_Recorded data_.
================

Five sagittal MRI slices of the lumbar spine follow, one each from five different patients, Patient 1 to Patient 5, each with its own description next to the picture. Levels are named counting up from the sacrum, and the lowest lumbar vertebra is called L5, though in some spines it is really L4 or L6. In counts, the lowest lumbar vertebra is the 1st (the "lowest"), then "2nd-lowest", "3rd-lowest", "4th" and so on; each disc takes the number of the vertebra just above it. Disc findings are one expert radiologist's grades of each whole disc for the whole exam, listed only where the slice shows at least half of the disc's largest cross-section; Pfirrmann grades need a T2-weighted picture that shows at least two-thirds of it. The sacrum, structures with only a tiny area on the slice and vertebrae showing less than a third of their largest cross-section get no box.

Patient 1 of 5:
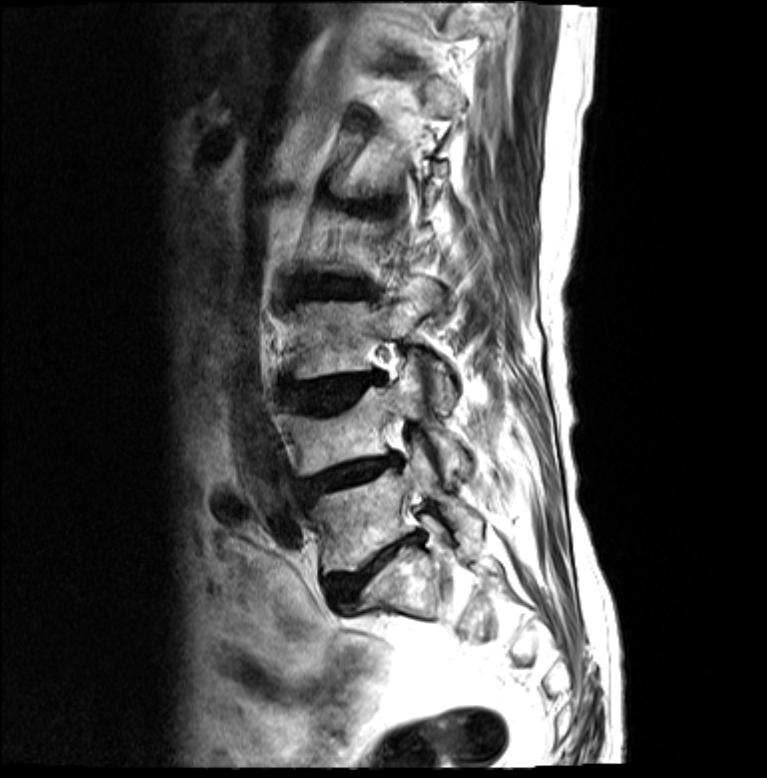
T2-weighted sagittal MRI of the lumbar spine

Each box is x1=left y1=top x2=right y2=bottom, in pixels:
Annotations:
• 2nd-lowest disc: x1=301 y1=456 x2=392 y2=497
• 3rd-lowest disc: x1=282 y1=371 x2=382 y2=412
• 3rd-lowest vertebra: x1=290 y1=284 x2=454 y2=402
• lowest vertebra: x1=303 y1=445 x2=482 y2=574
• lowest disc: x1=325 y1=534 x2=420 y2=605
• 4th disc: x1=291 y1=276 x2=364 y2=300
• 2nd-lowest vertebra: x1=280 y1=358 x2=464 y2=475

Radiological gradings:
  4th disc: lower-endplate change, Modic type II, disc bulging, upper-endplate change, disc narrowing
  2nd-lowest disc: Pfirrmann grade 4, disc narrowing, lower-endplate change, Modic type II, disc bulging, upper-endplate change
  lowest disc: Pfirrmann grade 5, lower-endplate change, upper-endplate change, disc bulging, disc narrowing, Modic type II
  3rd-lowest disc: Pfirrmann grade 4, lower-endplate change, Modic type II, disc bulging, upper-endplate change

Patient 2 of 5:
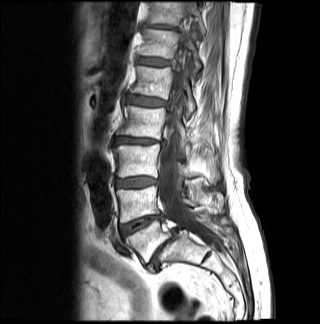 Sagittal T1-weighted lumbar spine MRI; Sagittal slice index 10; Image 320x324

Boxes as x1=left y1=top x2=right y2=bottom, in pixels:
T11 (7th vertebra) at x1=147 y1=1 x2=205 y2=34, intervertebral disc L1/L2 (5th disc) at x1=128 y1=96 x2=167 y2=106, intervertebral disc L3/L4 (3rd-lowest disc) at x1=116 y1=177 x2=158 y2=187, intervertebral disc L5/S1 (lowest disc) at x1=146 y1=227 x2=180 y2=271, L4/L5 (2nd-lowest disc) at x1=120 y1=215 x2=163 y2=235, thecal sac / spinal canal at x1=160 y1=34 x2=215 y2=245, L4 (2nd-lowest vertebra) at x1=116 y1=186 x2=197 y2=222, intervertebral disc T12/L1 (6th disc) at x1=138 y1=58 x2=170 y2=65, L1 (5th vertebra) at x1=131 y1=66 x2=195 y2=117, T11/T12 (7th disc) at x1=145 y1=24 x2=176 y2=29, L5 (lowest vertebra) at x1=125 y1=220 x2=220 y2=262, L2 (4th vertebra) at x1=116 y1=105 x2=192 y2=146, L2/L3 (4th disc) at x1=115 y1=138 x2=165 y2=145, L3 (3rd-lowest vertebra) at x1=113 y1=143 x2=196 y2=177, T12 (6th vertebra) at x1=140 y1=28 x2=201 y2=73.

Per-level radiological findings:
• L3/L4 (3rd-lowest disc): disc bulging
• L1/L2 (5th disc): lower-endplate change, disc bulging
• L4/L5 (2nd-lowest disc): disc narrowing, Modic type II
• L2/L3 (4th disc): disc narrowing, disc bulging, Modic type II
• T11/T12 (7th disc): disc bulging, disc narrowing
• L5/S1 (lowest disc): disc bulging, spondylolisthesis, Modic type II, disc herniation, disc narrowing, upper-endplate change, lower-endplate change
• T12/L1 (6th disc): no spondylolisthesis, narrowing, bulging, herniation, Modic or endplate change recorded

Patient 3 of 5:
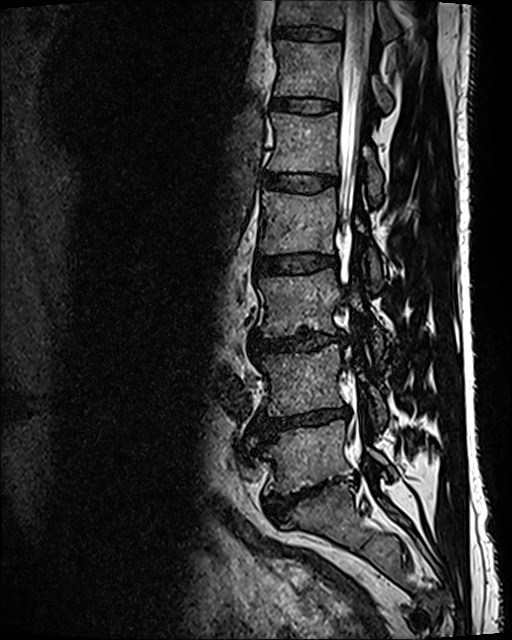 Field of view 240x300 mm, Sex M, Lumbar spine MR, T2 SPACE (3D), sagittal

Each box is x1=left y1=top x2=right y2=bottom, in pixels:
Intervertebral disc L4/L5 (2nd-lowest disc) at x1=257 y1=406 x2=349 y2=439, T11/T12 (7th disc) at x1=271 y1=26 x2=341 y2=40, intervertebral disc L1/L2 (5th disc) at x1=262 y1=172 x2=336 y2=192, L2 (4th vertebra) at x1=259 y1=187 x2=380 y2=289, L3/L4 (3rd-lowest disc) at x1=252 y1=332 x2=343 y2=352, intervertebral disc L2/L3 (4th disc) at x1=255 y1=255 x2=336 y2=275, T12 (6th vertebra) at x1=274 y1=40 x2=392 y2=111, L4 (2nd-lowest vertebra) at x1=257 y1=345 x2=387 y2=426, T12/L1 (6th disc) at x1=273 y1=97 x2=336 y2=113, L3 (3rd-lowest vertebra) at x1=259 y1=269 x2=382 y2=353, L1 (5th vertebra) at x1=268 y1=112 x2=382 y2=199, thecal sac / spinal canal at x1=338 y1=1 x2=373 y2=434, T11 (7th vertebra) at x1=274 y1=0 x2=431 y2=42, L5 (lowest vertebra) at x1=263 y1=420 x2=395 y2=495, intervertebral disc L5/S1 (lowest disc) at x1=264 y1=480 x2=331 y2=522.

Radiological gradings:
  L2/L3 (4th disc): Pfirrmann grade 2
  T12/L1 (6th disc): Pfirrmann grade 2
  L3/L4 (3rd-lowest disc): Pfirrmann grade 3, disc bulging, disc narrowing
  T11/T12 (7th disc): Pfirrmann grade 2
  L5/S1 (lowest disc): disc bulging, spondylolisthesis, disc narrowing, lower-endplate change
  L1/L2 (5th disc): Pfirrmann grade 2
  L4/L5 (2nd-lowest disc): Pfirrmann grade 5, lower-endplate change, disc narrowing, Modic type II, disc bulging

Patient 4 of 5:
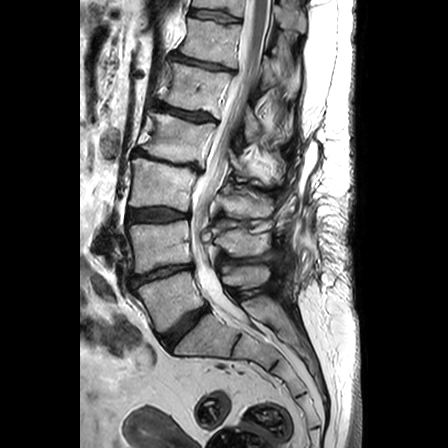 T2-weighted sagittal MRI of the lumbar spine, Sex F, Image 448x448

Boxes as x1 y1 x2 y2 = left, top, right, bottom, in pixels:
T12 = 179 18 299 91 | L5 = 135 265 269 332 | disc L1/L2 = 156 102 212 121 | L4 = 128 220 269 273 | thecal sac / spinal canal = 191 0 269 313 | L5/S1 = 160 306 208 348 | disc L4/L5 = 130 263 192 286 | L1 = 163 63 261 141 | L3/L4 = 128 207 189 222 | L3 vertebra = 128 158 273 217 | disc L2/L3 = 133 149 200 171 | L2 vertebra = 143 112 248 178 | T11 = 193 0 306 32 | T12/L1 = 171 53 227 69 | T11/T12 = 190 9 238 21

Radiological gradings:
  L3/L4: Pfirrmann grade 3, disc bulging
  L1/L2: Pfirrmann grade 3, disc narrowing, Modic type II
  T11/T12: Pfirrmann grade 1
  L4/L5: Pfirrmann grade 4, disc narrowing, disc bulging
  L5/S1: Pfirrmann grade 3, disc bulging
  T12/L1: Pfirrmann grade 3, disc narrowing

Patient 5 of 5:
512x640 px | Lumbar spine MR, T2 SPACE (3D), sagittal 
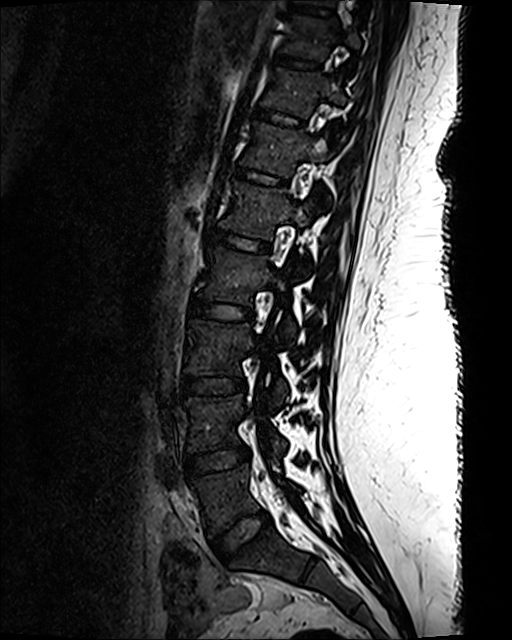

================

_WHAT YOU HAVE TO DO_. Every line of the data above should be returned exactly, with the pictures removed.

_ANSWER TO THE EXERCISE_.
Five sagittal MRI slices of the lumbar spine follow, one each from five different patients, Patient 1 to Patient 5, each with its own description next to the picture. Levels are named counting up from the sacrum, and the lowest lumbar vertebra is called L5, though in some spines it is really L4 or L6. In counts, the lowest lumbar vertebra is the 1st (the "lowest"), then "2nd-lowest", "3rd-lowest", "4th" and so on; each disc takes the number of the vertebra just above it. Disc findings are one expert radiologist's grades of each whole disc for the whole exam, listed only where the slice shows at least half of the disc's largest cross-section; Pfirrmann grades need a T2-weighted picture that shows at least two-thirds of it. The sacrum, structures with only a tiny area on the slice and vertebrae showing less than a third of their largest cross-section get no box.

Patient 1 of 5:
T2-weighted sagittal MRI of the lumbar spine

Each box is x1=left y1=top x2=right y2=bottom, in pixels:
Annotations:
• 2nd-lowest disc: x1=301 y1=456 x2=392 y2=497
• 3rd-lowest disc: x1=282 y1=371 x2=382 y2=412
• 3rd-lowest vertebra: x1=290 y1=284 x2=454 y2=402
• lowest vertebra: x1=303 y1=445 x2=482 y2=574
• lowest disc: x1=325 y1=534 x2=420 y2=605
• 4th disc: x1=291 y1=276 x2=364 y2=300
• 2nd-lowest vertebra: x1=280 y1=358 x2=464 y2=475

Radiological gradings:
  4th disc: lower-endplate change, Modic type II, disc bulging, upper-endplate change, disc narrowing
  2nd-lowest disc: Pfirrmann grade 4, disc narrowing, lower-endplate change, Modic type II, disc bulging, upper-endplate change
  lowest disc: Pfirrmann grade 5, lower-endplate change, upper-endplate change, disc bulging, disc narrowing, Modic type II
  3rd-lowest disc: Pfirrmann grade 4, lower-endplate change, Modic type II, disc bulging, upper-endplate change

Patient 2 of 5:
 Sagittal T1-weighted lumbar spine MRI; Sagittal slice index 10; Image 320x324

Boxes as x1=left y1=top x2=right y2=bottom, in pixels:
T11 (7th vertebra) at x1=147 y1=1 x2=205 y2=34, intervertebral disc L1/L2 (5th disc) at x1=128 y1=96 x2=167 y2=106, intervertebral disc L3/L4 (3rd-lowest disc) at x1=116 y1=177 x2=158 y2=187, intervertebral disc L5/S1 (lowest disc) at x1=146 y1=227 x2=180 y2=271, L4/L5 (2nd-lowest disc) at x1=120 y1=215 x2=163 y2=235, thecal sac / spinal canal at x1=160 y1=34 x2=215 y2=245, L4 (2nd-lowest vertebra) at x1=116 y1=186 x2=197 y2=222, intervertebral disc T12/L1 (6th disc) at x1=138 y1=58 x2=170 y2=65, L1 (5th vertebra) at x1=131 y1=66 x2=195 y2=117, T11/T12 (7th disc) at x1=145 y1=24 x2=176 y2=29, L5 (lowest vertebra) at x1=125 y1=220 x2=220 y2=262, L2 (4th vertebra) at x1=116 y1=105 x2=192 y2=146, L2/L3 (4th disc) at x1=115 y1=138 x2=165 y2=145, L3 (3rd-lowest vertebra) at x1=113 y1=143 x2=196 y2=177, T12 (6th vertebra) at x1=140 y1=28 x2=201 y2=73.

Per-level radiological findings:
• L3/L4 (3rd-lowest disc): disc bulging
• L1/L2 (5th disc): lower-endplate change, disc bulging
• L4/L5 (2nd-lowest disc): disc narrowing, Modic type II
• L2/L3 (4th disc): disc narrowing, disc bulging, Modic type II
• T11/T12 (7th disc): disc bulging, disc narrowing
• L5/S1 (lowest disc): disc bulging, spondylolisthesis, Modic type II, disc herniation, disc narrowing, upper-endplate change, lower-endplate change
• T12/L1 (6th disc): no spondylolisthesis, narrowing, bulging, herniation, Modic or endplate change recorded

Patient 3 of 5:
 Field of view 240x300 mm, Sex M, Lumbar spine MR, T2 SPACE (3D), sagittal

Each box is x1=left y1=top x2=right y2=bottom, in pixels:
Intervertebral disc L4/L5 (2nd-lowest disc) at x1=257 y1=406 x2=349 y2=439, T11/T12 (7th disc) at x1=271 y1=26 x2=341 y2=40, intervertebral disc L1/L2 (5th disc) at x1=262 y1=172 x2=336 y2=192, L2 (4th vertebra) at x1=259 y1=187 x2=380 y2=289, L3/L4 (3rd-lowest disc) at x1=252 y1=332 x2=343 y2=352, intervertebral disc L2/L3 (4th disc) at x1=255 y1=255 x2=336 y2=275, T12 (6th vertebra) at x1=274 y1=40 x2=392 y2=111, L4 (2nd-lowest vertebra) at x1=257 y1=345 x2=387 y2=426, T12/L1 (6th disc) at x1=273 y1=97 x2=336 y2=113, L3 (3rd-lowest vertebra) at x1=259 y1=269 x2=382 y2=353, L1 (5th vertebra) at x1=268 y1=112 x2=382 y2=199, thecal sac / spinal canal at x1=338 y1=1 x2=373 y2=434, T11 (7th vertebra) at x1=274 y1=0 x2=431 y2=42, L5 (lowest vertebra) at x1=263 y1=420 x2=395 y2=495, intervertebral disc L5/S1 (lowest disc) at x1=264 y1=480 x2=331 y2=522.

Radiological gradings:
  L2/L3 (4th disc): Pfirrmann grade 2
  T12/L1 (6th disc): Pfirrmann grade 2
  L3/L4 (3rd-lowest disc): Pfirrmann grade 3, disc bulging, disc narrowing
  T11/T12 (7th disc): Pfirrmann grade 2
  L5/S1 (lowest disc): disc bulging, spondylolisthesis, disc narrowing, lower-endplate change
  L1/L2 (5th disc): Pfirrmann grade 2
  L4/L5 (2nd-lowest disc): Pfirrmann grade 5, lower-endplate change, disc narrowing, Modic type II, disc bulging

Patient 4 of 5:
 T2-weighted sagittal MRI of the lumbar spine, Sex F, Image 448x448

Boxes as x1 y1 x2 y2 = left, top, right, bottom, in pixels:
T12 = 179 18 299 91 | L5 = 135 265 269 332 | disc L1/L2 = 156 102 212 121 | L4 = 128 220 269 273 | thecal sac / spinal canal = 191 0 269 313 | L5/S1 = 160 306 208 348 | disc L4/L5 = 130 263 192 286 | L1 = 163 63 261 141 | L3/L4 = 128 207 189 222 | L3 vertebra = 128 158 273 217 | disc L2/L3 = 133 149 200 171 | L2 vertebra = 143 112 248 178 | T11 = 193 0 306 32 | T12/L1 = 171 53 227 69 | T11/T12 = 190 9 238 21

Radiological gradings:
  L3/L4: Pfirrmann grade 3, disc bulging
  L1/L2: Pfirrmann grade 3, disc narrowing, Modic type II
  T11/T12: Pfirrmann grade 1
  L4/L5: Pfirrmann grade 4, disc narrowing, disc bulging
  L5/S1: Pfirrmann grade 3, disc bulging
  T12/L1: Pfirrmann grade 3, disc narrowing

Patient 5 of 5:
512x640 px | Lumbar spine MR, T2 SPACE (3D), sagittal 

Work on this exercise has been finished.